I am using CSV.jl to read a file of this format:
# 60 lines of completely random unformatted crap here
1 1 Te 5S 1 0 0.5 -0.5
1 1 0.0000000000
1 2 0.0024000000
1 3 0.0002413400
2 1 0.0241243140
2 2 0.1234214000
2 2 0.0979007240
2 1 Te 5S 1 0 0.5 0.5
1 1 0.0000000000
1 2 0.0024000000
1 3 0.0002413400
2 1 0.0241243140
2 2 0.1234214000
2 2 0.0979007240
3 1 Bi 5S 1 0 0.5 -0.5
1 1 0.0000000000
1 2 0.0024000000
1 3 0.0002413400
2 1 0.0241243140
2 2 0.1234214000
2 2 0.0979007240
The real file is much larger of course, 1-2 billion lines.
I am only interested in both the “header” line 1 1 Te 5S 1 0 0.5 -0.5
and the third column of each data section.

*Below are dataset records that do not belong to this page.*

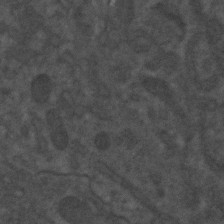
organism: C. elegans
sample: C. elegans embryo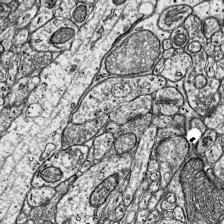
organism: Mouse
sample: Visual Cortex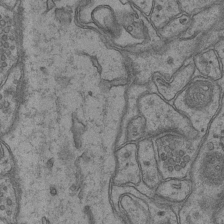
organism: Mouse
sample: CA1 Hippocampus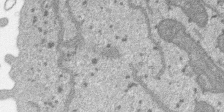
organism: Human
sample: Lung epithelial cells infected with SARS-CoV-2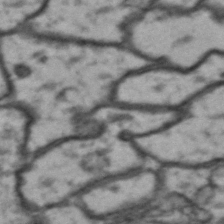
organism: Drosophila
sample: Brain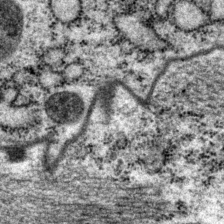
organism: P. pacificus
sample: Pharynx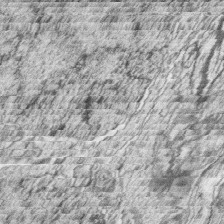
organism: Zebrafish
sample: synaptic ribbons in rod cells and cone cells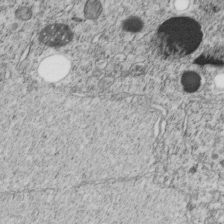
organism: C. elegans
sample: C. elegans embryo early stage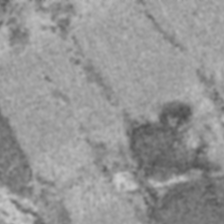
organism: C57BL Mouse
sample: Heart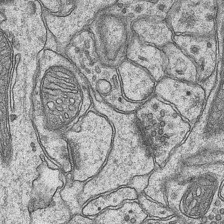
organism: Mouse
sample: CA1 Hippocampus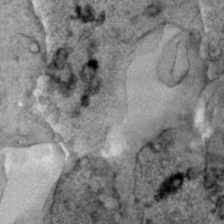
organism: Human
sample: Mitochondria in HCT116 cells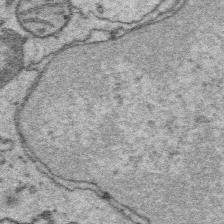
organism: Platynereis dumerilii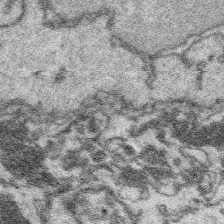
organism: Platynereis dumerilii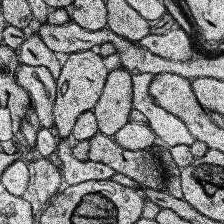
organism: Human
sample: Temporal Lobe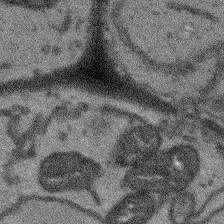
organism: Arabidopsis thaliana
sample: Root tip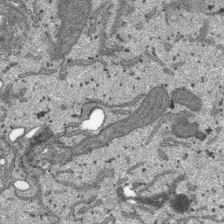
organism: Human
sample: Lung epithelial cells infected with SARS-CoV-2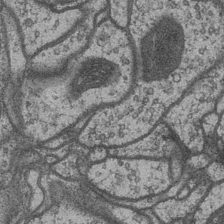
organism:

Currently I am reading the file like this:
function parse(filename)
skip = 61
ndata = 6 # kpts * bands + 1
nsections = 3
for n in 0:nsection-1
header = CSV.File(filename, header=false, datarow=skip+ndata*n, limit=1, ignorerepeated=true, delim=" ");
# Process header
data = CSV.File(filename, header=false, datarow=skip+(ndata+1)*n, limit=ndata, threaded=false, ignorerepeated=true, delim=" ", select=[3]).Column3;
# Process and reshape data
end
end
Of course, this is very inefficient. Is there a better way of going about this? Using Pandas in python I was able to read the whole thing directly then pull out the headers and reshape the remaining data into a 3D array quite easily, but I haven’t had much success doing that in Julia.